A direct-acting sympathomimetic binds directly to the receptor and causes a physiologic response (Figure 18-3). Epinephrine is an example of such a drug. An indirect-acting sympathomimetic causes the release of the catecholamine from the storage sites (vesicles) in the nerve endings; it then binds to the receptors and causes a physiologic response (Figure 18-4). Amphetamine and other related anorexiants (see Chapter 13) are examples of such drugs. A mixed-acting sympathomimetic both directly stimulates the receptor by binding to it and indirectly stimulates the receptor by causing the release of the neurotransmitter stored in vesicles at the nerve endings (Figure 18-5). Ephedrine is an example of a mixed-acting adrenergic drug.

Adrenergic agents can also be classified as either selective or nonselective in their actions. For example, phenylephrine and clonidine are considered selective agonists, meaning they only affect one receptor subtype. Epinephrine and norepinephrine are considered nonselective agonists, because they have action at both alpha and beta receptors. Adrenergic drugs can also act at different types of adrenergic receptors depending on the amount of drug administered. For example, dopamine may produce dopaminergic, beta₁, or alpha₁ effects, depending on the dose given. See Table 18-2 for other examples of catecholamines and the dose-specific selectivity.

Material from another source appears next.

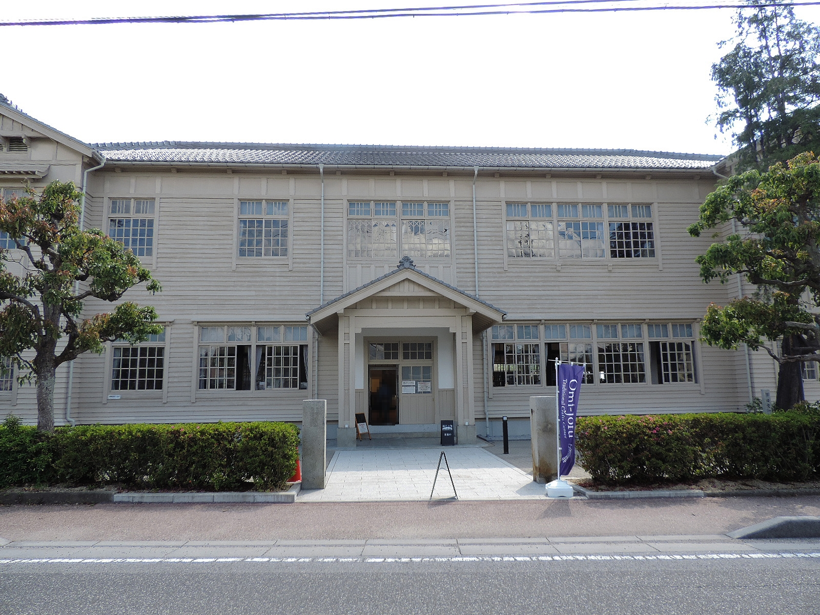 ゆめまちテラスえち（旧愛知郡役所）。2020年5月撮影。

To fully understand the mechanism of action of adrenergics, one must have a working knowledge of normal adrenergic transmission. This transmission takes place at the junction between the nerve (postganglionic sympathetic neuron) and the receptor site of the innervated organ or tissue (effector). The process of SNS stimulation is illustrated in Figure 18-2 and was discussed earlier in this chapter. When adrenergic drugs stimulate alpha₁-adrenergic receptor sites located on smooth muscles, vasoconstriction usually occurs. Binding to these alpha₁ receptors can also cause the relaxation of GI smooth muscle, contraction of the uterus and bladder, male ejaculation, and contraction of the pupillary muscles of the eye, which causes the pupils to dilate (see Table 18-1). Stimulation of alpha₂-adrenergic receptors, on the other hand, actually tends to reverse sympathetic activity but is not of great significance either physiologically or pharmacologically.

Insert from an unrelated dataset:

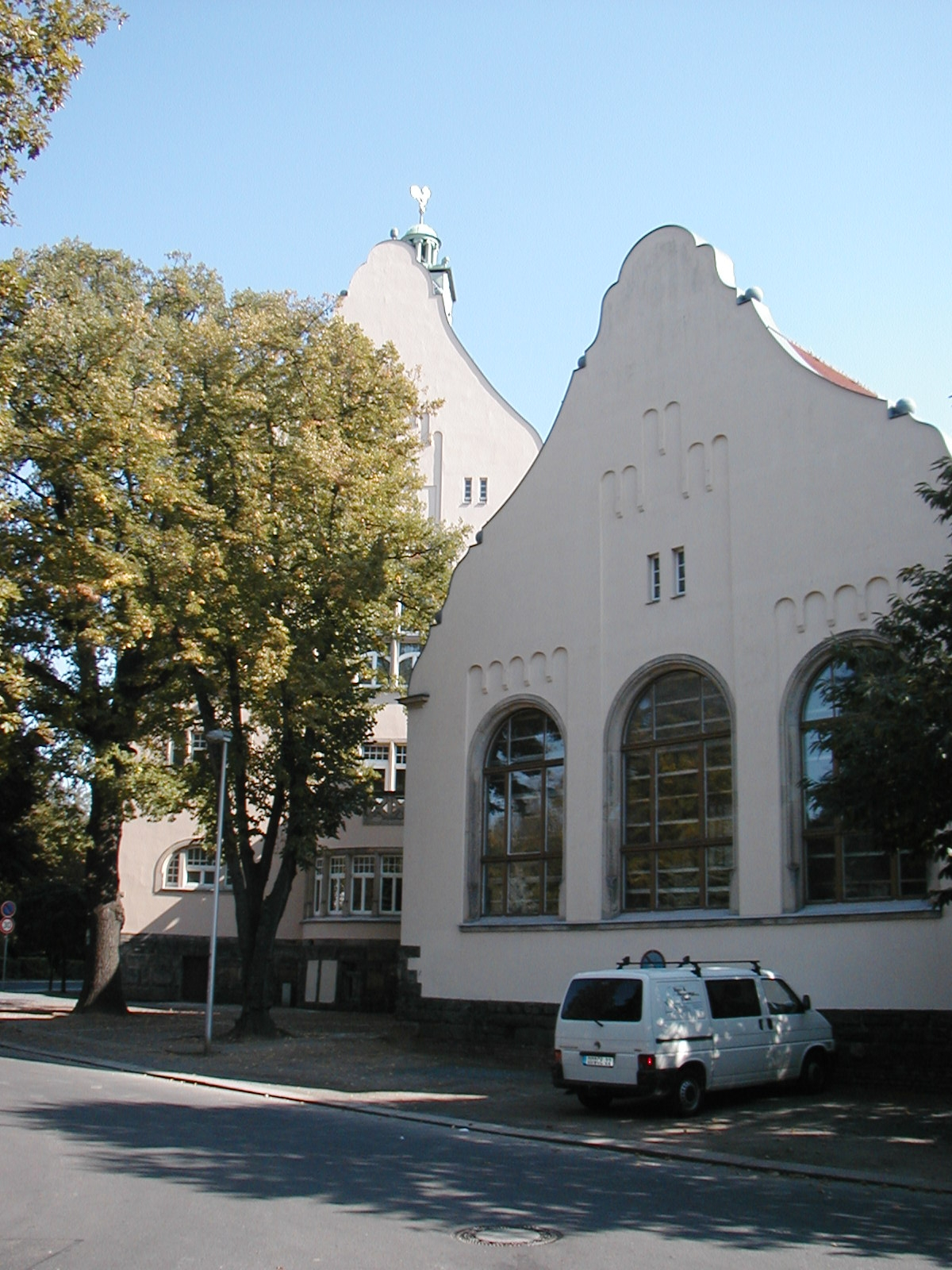 Radebeul Steinbachhaus

There are beta₁-adrenergic receptors on the myocardium and in the conduction system of the heart, including the sinoatrial node and the atrioventricular node. When these beta₁-adrenergic receptors are stimulated by an adrenergic drug, three things result: (1) an increase in the force of contraction (positive inotropic effect), (2) an increase in heart rate (positive chronotropic effect), and (3) an increase in the conduction of cardiac electrical nerve impulses through the atrioventricular node (positive dromotropic effect). In addition, stimulation of beta₁ receptors in the kidney causes an increase in renin secretion. Activation of beta₂-adrenergic receptors produces relaxation of the bronchi (bronchodilation) and uterus, and also causes increased glycogenolysis (glucose release) from the liver (see Table 18-1).

Adrenergics, or sympathomimetics, are used in the treatment of a wide variety of illnesses and conditions. Their selectivity for either alpha- or beta-adrenergic receptors and their affinity for certain tissues or organs determine the settings in which they are most commonly used. Some adrenergics are used as adjuncts to dietary changes in the short-term treatment of obesity. These drugs are discussed in more detail in Chapter 13.